軽量なろうリーダー

作品タイトル不明

第797話 アトラス連合艦隊

「————今こそ、大迷宮を手中に収め、我がジン・アトラス王国が再び大砂漠の覇権を取り戻すのだ!」

大嵐が過ぎ去り、カーラマーラよりもたらされた『冒険王ザナドゥ、死す』の報告を聞いた、ジン・アトラス国王は、高らかにそう宣言した。

広大なアトラス大砂漠には、幾つもの小国家が存在している。ジン・アトラス王国は大砂漠西部一帯を支配する、比較的大きな国だ。今でこそアトラスの国々の中では有力、程度の規模だが、かつては大砂漠全土を支配した巨大な王国であった。

しかし、数百年前に大砂漠のど真ん中にて古代の伝説に謡われた大迷宮が発見され、カーラマーラが成立してから、王国は急速に衰退していった。

一度は栄華の頂点に君臨したが故に、そのプライドは数百年経った今でも捨てられない。大砂漠の覇権をカーラマーラから取り戻すのは、ジン・アトラス王家の悲願である。

今代の国王も例に漏れず大砂漠の支配を夢見る野心家であり、そして何より、数百年越しにそのチャンスが巡るという幸運に恵まれたのだった。

「カーラマーラは長らく大商人達による支配体制が続いていた。複雑に絡み合う利権、入れ替わりの激しい議員制度……そんな混沌とした状態だからこそ、これまでつけ入る隙がなかった」

大商人達による合議制、という大陸でも珍しい政治形態のカーラマーラは決して優れた統治とは言えないものだったが、長く続けられただけのメリットも存在していた。

その最たるものは、王がいない、という点。

国王を権力の頂点とする王政は、国王が不在になる時は非常に脆くなる。つまり、王が死んだその時こそ、最も国が揺らぐタイミングなのだ。上手く代替わりできれば大した問題ではないが、後継者争いは王国の常。

しかし合議制では、たった一人の死は大きな影響にはならない。どれほど有力な議員であっても、王ほどの権力はない。国政が麻痺するほどのダメージとなるには、何十人もの議員が同時に死ななければならないだろう。

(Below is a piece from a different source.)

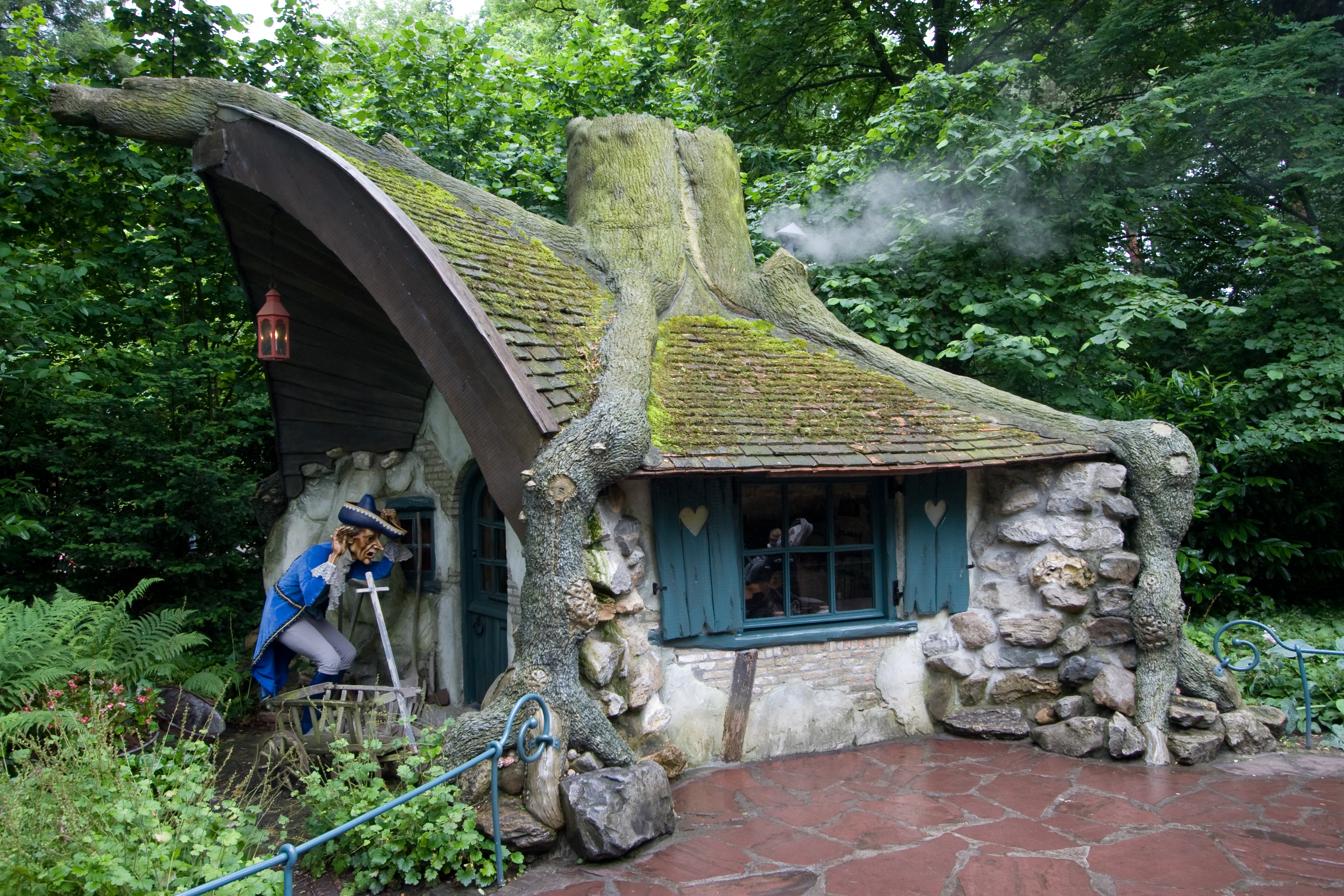 Repelsteeltje (Rumpelstiltskin) in de Efteling.

「だが、冒険王ザナドゥ、あの男の登場によりカーラマーラのバランスはついに崩れた。奴は正に、カーラマーラの王と呼ぶに相応しい」

そう、王が不在のカーラマーラにあって、王に匹敵するだけの影響力を一身に集めたのがザナドゥだ。冒険王という二つ名が広まったのも、暗にその権威が王に準ずるほどであると認められていたからかもしれない。

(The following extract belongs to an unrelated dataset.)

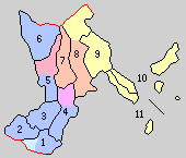 沖縄県中頭郡の町村。

そして、そんな偉大な男の死に目に、現在の王位にあった国王は、大砂漠の女神アトラスに感謝の祈りを捧げる。今こそ正しく、千載一遇のチャンス。これを逃せば、次は千年先になるかもしれない。

「余が王位に就いて、幾十年……今日、この日のために余は準備を重ねてきた。ザナドゥが倒れ、支配の揺らいだカーラマーラを一息に制圧するための準備である」

人間であるザナドゥは、どう足掻いても二百年は生きられない。大迷宮でどんな 大魔法具(アーティファクト) や秘薬を手に入れようとも、百年を少々超えるだけの寿命にまで伸ばすのが限界のはず。

その死期を見越して、備えをするのはそう難しいことではない。

そして、それを考えていたのは、ジン・アトラス王国だけではなかった。

「遥か昔より秘密協定だけは結ばれてはいたが、それが現実のものとなったのは、今をおいて他にはあるまい。我がジン・アトラス王国を筆頭に、北のロックウェル、東のデサントス、その他、合わせて13もの国との、大連合がすでに成立しておる!」

誰もが狙っていた。この時を、虎視眈々と。カーラマーラという、余りにも恵まれた奇跡の都市。

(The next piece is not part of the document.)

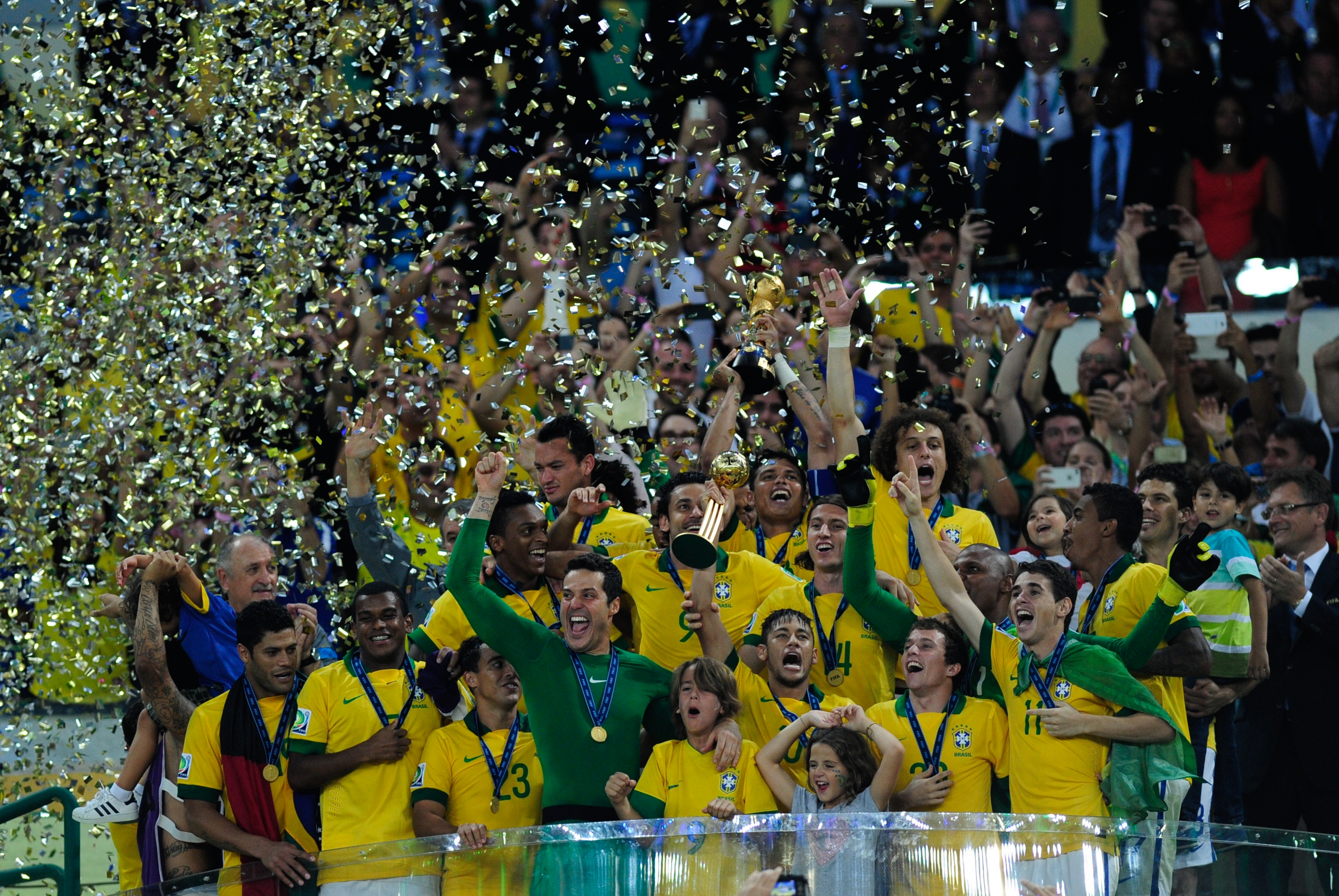 No Estádio do Maracanã, Brasil e Espanha disputam a taça da Copa das Confederações de 2013.

その富を砂塵の果てに眺めることしかできなかった、大砂漠の周辺諸国は、今この時をもって一致団結した。

今度は、その豊かさを自らのものとせんがために。

「シャーガイル・カルタハール将軍! 『ジンの大アギト』と呼ばれる我が国最強の常勝将軍よ。そなたを、アトラス連合艦隊を率いる、大提督に任ずる!!」

「ははっ! このシャーガイルにお任せあれ! カーラマーラの成金共を蹴散らし、大迷宮を制圧してご覧にいれましょう!」

そうして、ジン・アトラス王国のシャーガイル・カルタハール将軍は、アトラス連合艦隊という空前絶後の大艦隊を率い、砂の海を意気揚々と突き進んでいた。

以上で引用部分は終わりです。